I would highly recommend not being such over-reactive on this issue.
You are advised to follow a normal fluid regimen without any special restriction.
You are in perfectly normal heart conditions. Just enjoy your life!
Wish you good health!
Best regards,
Dr. Iliri


Have you never had a patient who had totally normal echo and then was in CHF just a week later? I know I am letting my anxiety control me but I have these irrational thoughts that if my EF can seemingly go up 10-15 points to 70 in 3 weeks, that it is also possible for it to go down that much in same quick time frame. Is this not possible?
Thank you for your patience. I know I am being controlled by my anxiety but even with EF of 25 and CHF, I felt fine and was not having symptoms so I am so scared I could get sick again and not know. I feel like fluid intake/output is the only way I may be able to monitor my heart function. So you are sure I can just forget about fluid? I can honestly just relax? I don't know why it is so hard for me to believe I am cured.
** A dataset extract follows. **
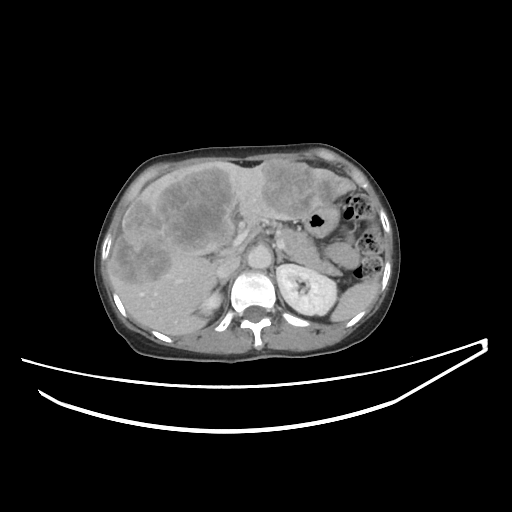

CT, abdomen/pelvis. axial view. 62-year-old female patient. 15 organs annotated in this scan (counted over the whole 3D scan, not this slice; an organ is boxed only where this slice passes through it)
<organs><organ name="spleen" x1="330" y1="279" x2="378" y2="322"/><organ name="right kidney" x1="199" y1="290" x2="221" y2="315"/><organ name="left kidney" x1="276" y1="264" x2="337" y2="315"/><organ name="liver" x1="107" y1="159" x2="353" y2="335"/><organ name="stomach" x1="295" y1="195" x2="339" y2="236"/><organ name="aorta" x1="247" y1="246" x2="271" y2="269"/><organ name="inferior vena cava" x1="216" y1="256" x2="240" y2="278"/><organ name="pancreas" x1="278" y1="227" x2="341" y2="276"/><organ name="right adrenal gland" x1="217" y1="278" x2="228" y2="290"/><organ name="left adrenal gland" x1="276" y1="249" x2="292" y2="263"/></organs>

Thank you so much. You are so knowledgable and kind and patient.
No reasonable evidence to support recurrent cardiac function deterioration.
Detailed Answer:
Hi XXXX!
As I have explained you before, it is not possible to have such high EF fluctuations for a relatively short periods of time, especially in the absence of an obvious pathological process. The same holds also true (regarding a hypothetical LV EF decreasing).
Returning to your concrete question (Have you never had a patient who had totally normal echo and then was in CHF just a week later?), my answer is YES!
BUT, the clinical background and pathological process was totally different (acute myocardial infarction, acute inflammatory disease, etc), and would hardly be implemented as a reasonable explanation in your case.
So, it is quite impossible a return of your arrhythmia induced cardiomyopathy and a subsequent CHF syndrome.
I am not discouraging you from being alert on your body fluids traffic, as it is part of the important attention on health care issues.
But, what I am trying to explain is the fact that fluid intake/output could not be part of a recommended strategy for monitoring heart function or current treatment (facing your actual cardiac performance, your ambulatory settings and your perfectly normal clinical conditions - without any ongoing medical therapy).
So, from a practical point of view, a strict fluid balance would be useless (besides from being an important source of increased anxiety).
My best wishes,
Dr. Iliri


You are wonderful and so wise and patient. I am so grateful to you and apologize for my anxious state which makes me ask these questions again and again! As a doctor who sees so many critical patients, I am humbled that you are being so kind. I wish I could turn the alarms in my brain off that keep telling me I am in great danger. As I had told you, one doctor told me I always would be in great danger. Thank you for sharing story of your declining patient who had such a different profile. as I had almost no symptoms other than PVCs, I have become so focused on water retention. I will keep trying to listen to everything you have told me. I want badly to appreciate my recovery and live my life. So you are sure I can simply forget about water? I will try to forget about it completely, and tell myself my healthy heart and kidneys will be able to take care of my body. Thank you so very very much.
You don't need to look so closely after fluid balance.
Detailed Answer:
For sure XXXX!
Your cardiac conditions are optimal, and you don't need to look so closely after water balance (your body is quite efficient in doing that process).
So try to avoid overreacting on such an issue.